In the listing below, find the line containing "Exlibris mit Wappen" and the line containing "г. Иркутск. Железнодорожный". Repeat exactly those two lines and every line between them, nothing more.

━━ Given records

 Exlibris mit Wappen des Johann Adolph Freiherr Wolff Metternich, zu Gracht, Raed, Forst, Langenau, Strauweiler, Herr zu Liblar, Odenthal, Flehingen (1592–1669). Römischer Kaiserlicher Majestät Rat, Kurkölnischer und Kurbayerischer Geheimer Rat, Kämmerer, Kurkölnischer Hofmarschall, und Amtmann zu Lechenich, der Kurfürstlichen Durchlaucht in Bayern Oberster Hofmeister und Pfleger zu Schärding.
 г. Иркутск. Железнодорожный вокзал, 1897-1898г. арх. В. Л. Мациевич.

━━━━
━━ Given records

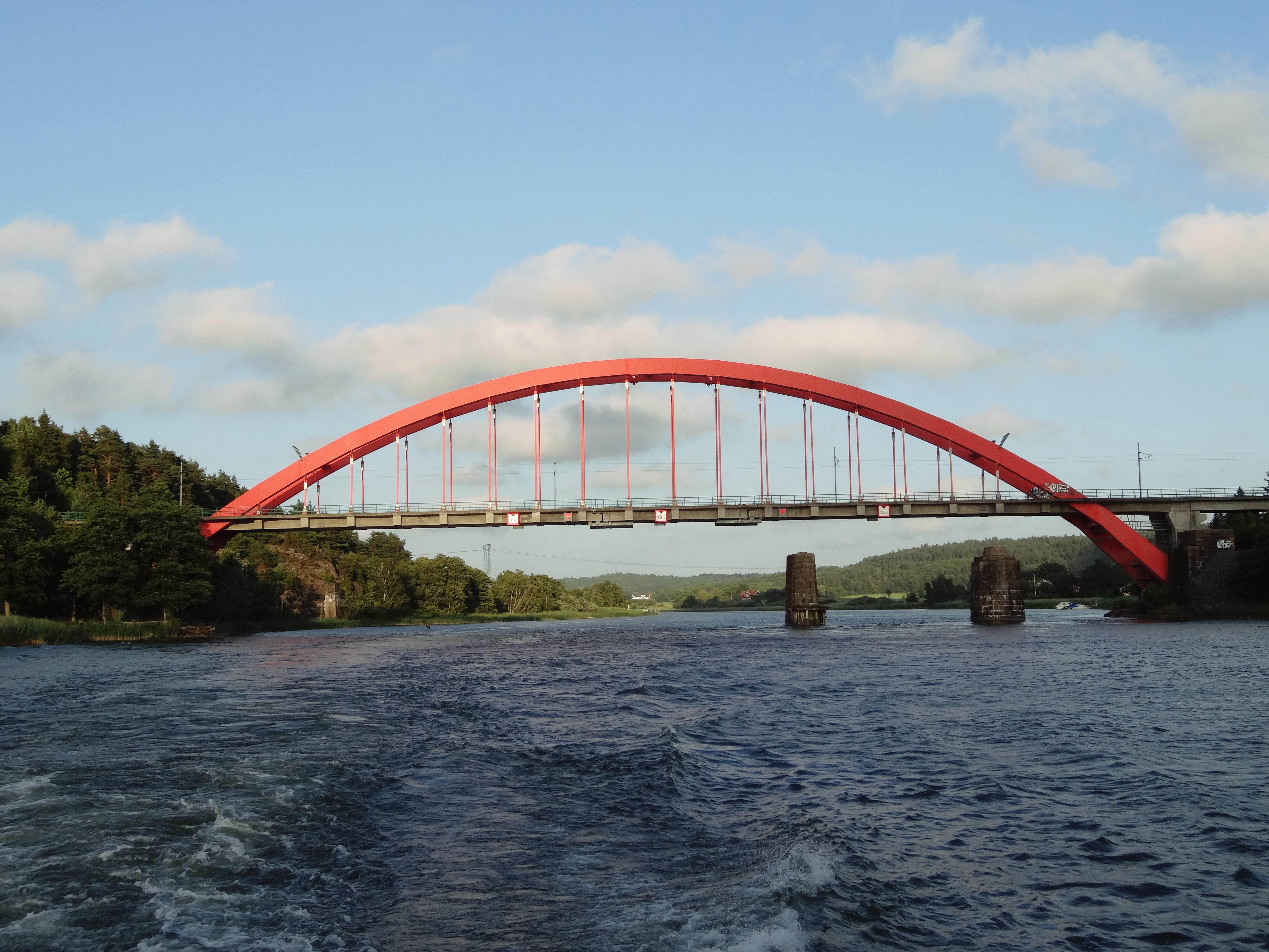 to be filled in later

━━━━

### Solved exercise
 Exlibris mit Wappen des Johann Adolph Freiherr Wolff Metternich, zu Gracht, Raed, Forst, Langenau, Strauweiler, Herr zu Liblar, Odenthal, Flehingen (1592–1669). Römischer Kaiserlicher Majestät Rat, Kurkölnischer und Kurbayerischer Geheimer Rat, Kämmerer, Kurkölnischer Hofmarschall, und Amtmann zu Lechenich, der Kurfürstlichen Durchlaucht in Bayern Oberster Hofmeister und Pfleger zu Schärding.
 г. Иркутск. Железнодорожный вокзал, 1897-1898г. арх. В. Л. Мациевич.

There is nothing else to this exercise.